**Assigned task:** The copy must match the data word for word and contain no pictures.

**Given material:**
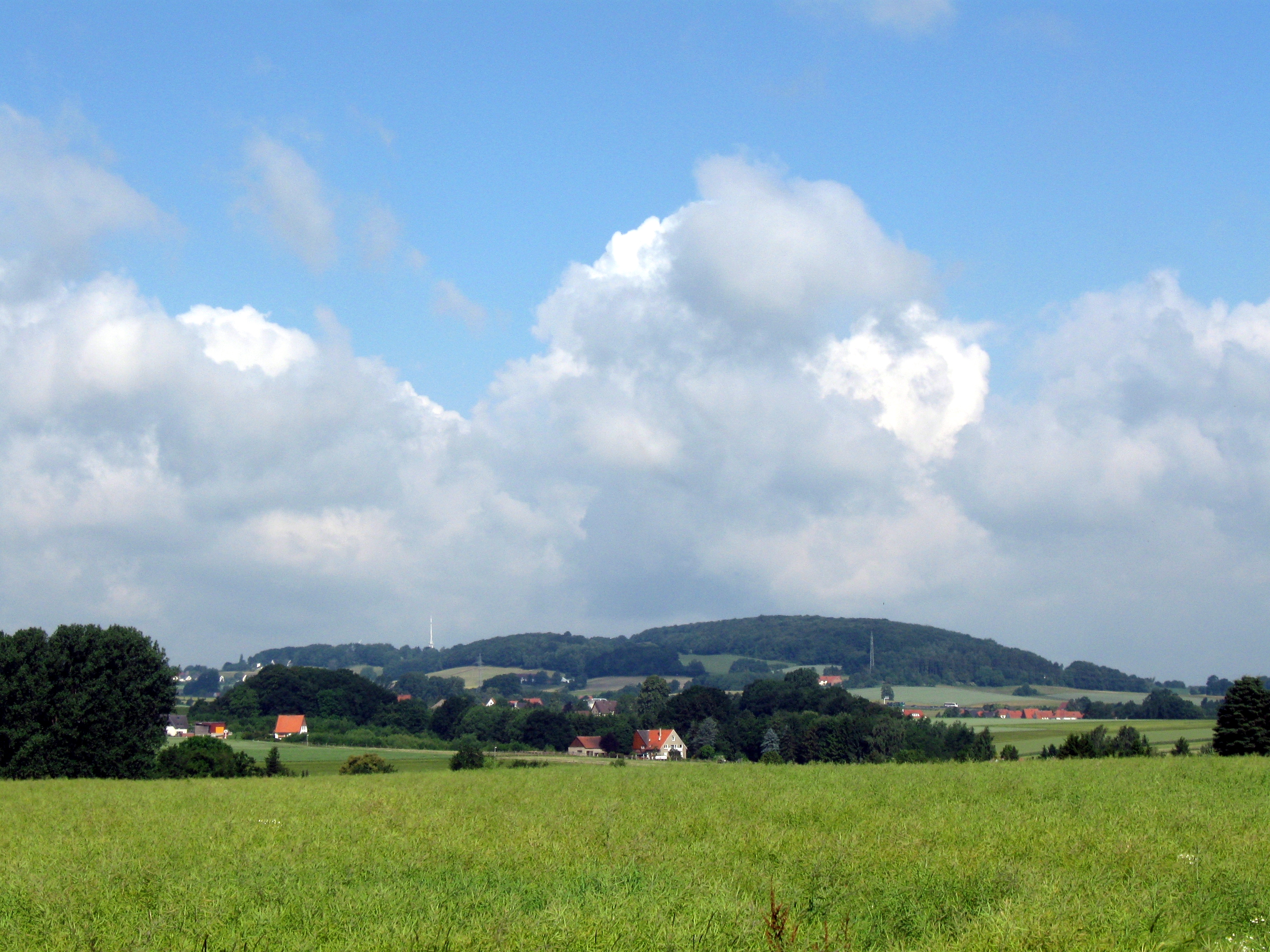 Eggerücken (links) und Dornberg im Herforder Stadtteil Schwarzenmoor, Kreis Herford, Nordrhein-Westfalen.
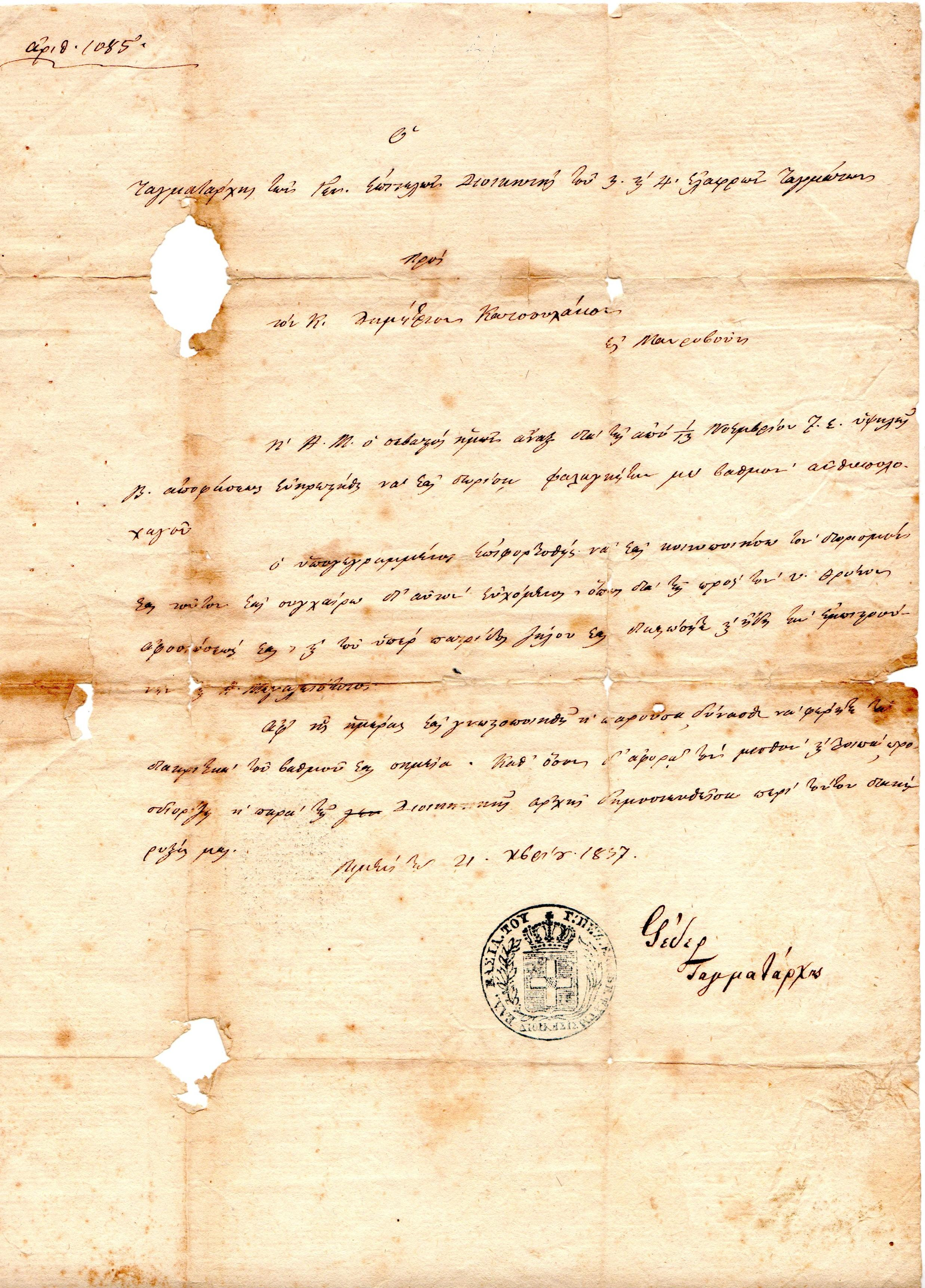 Ο διορισμός του Δημητρίου Κατσουλάκου ως ανθυπολοχαγού της Βασιλικής Φάλαγγας (1837)
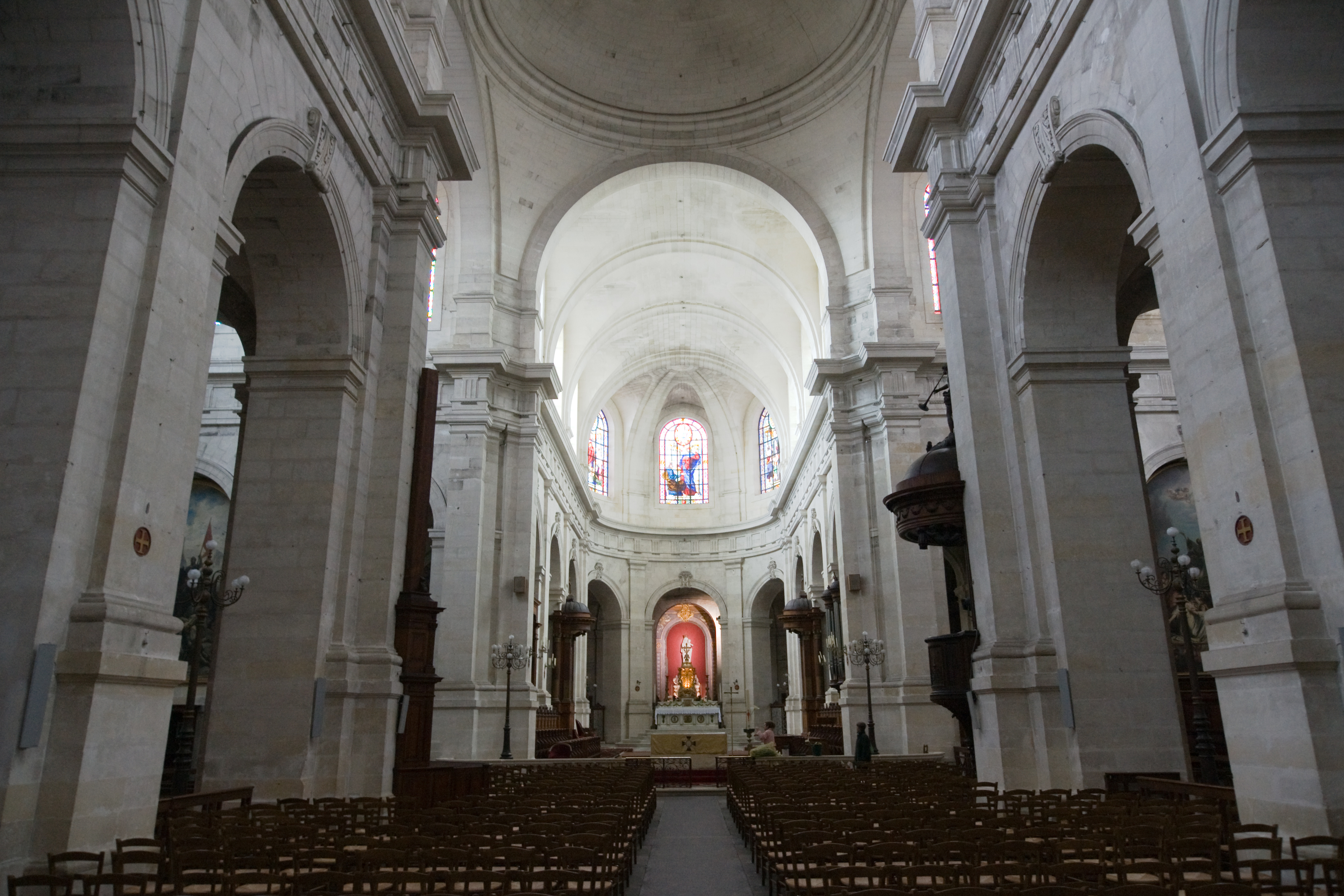 La Rochelle - Cathédrale St Louis, Intérieur

**Answer area:**
 Eggerücken (links) und Dornberg im Herforder Stadtteil Schwarzenmoor, Kreis Herford, Nordrhein-Westfalen.
 Ο διορισμός του Δημητρίου Κατσουλάκου ως ανθυπολοχαγού της Βασιλικής Φάλαγγας (1837)
 La Rochelle - Cathédrale St Louis, Intérieur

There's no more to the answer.